Because there is carbonate cement in the reservoir sourced from adjacent mudstone, thin sandstones are commonly cemented pervasively, while thick single sandstones are cemented at the base and top part, leaving the middle part with less cement. The plot of porosity versus permeability of different thicknesses of individual sandstones show that sandstones with large thicknesses also have high porosity and permeability (Figure 13B). Reservoirs with thicknesses more than 4m commonly have high porosity (>30%) and high permeability (>200 mD). The porosity and permeability of reservoirs with thicknesses between 2 m and 4 m mainly range from 24% to 30% and from 20 mD to 200 mD, respectively. The reservoir with a thickness less than 2m commonly has low porosity and permeability, mainly less than 26% and 100 mD, respectively. Therefore, individual glutenite thickness is also an important influencing factor on reservoir quality.
Unstable components are prone to be dissolved during diagenetic processes. In the study area, dissolution of feldspar, rock fragments, and carbonate cement are commonly observed, and secondary dissolution pores form during this process (Figure 7A–E).
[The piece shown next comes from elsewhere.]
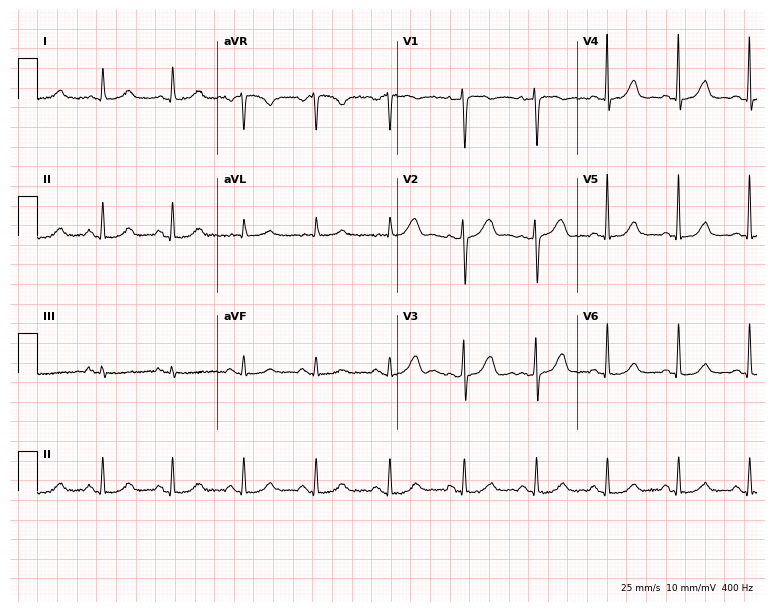
Standard 12-lead ECG recorded from a 37-year-old female. Read as a normal ECG.

These indicate that dissolution occurred in the reservoir, forming secondary dissolution pores, which have been proved to commonly improve reservoir quality [16,21]. Authigenic kaolinites were found to be one of the important clay minerals in the study area, with an average relative content of 17%. Kaolinite commonly formed by dissolution of feldspar under acidic conditions and the formation of kaolinite is commonly due to dissolution of feldspars by meteoric waters during early diagenesis under a shallow burial depth [46,47]. The development of kaolinite suggests that incursion of meteoric waters occurred in the early stage of diagenesis, causing dissolution of feldspar [46,47]. Because the burial depth of the reservoir is shallower than 1200 m in the study area, the organic matter in the Guantao formation is unmatured, suggesting large amounts of organic acids were not being released during diagenesis process [20,48]. Thus, the dissolution fluid for the formation of secondary pores in the study area is mainly meteoric waters instead of organic acid.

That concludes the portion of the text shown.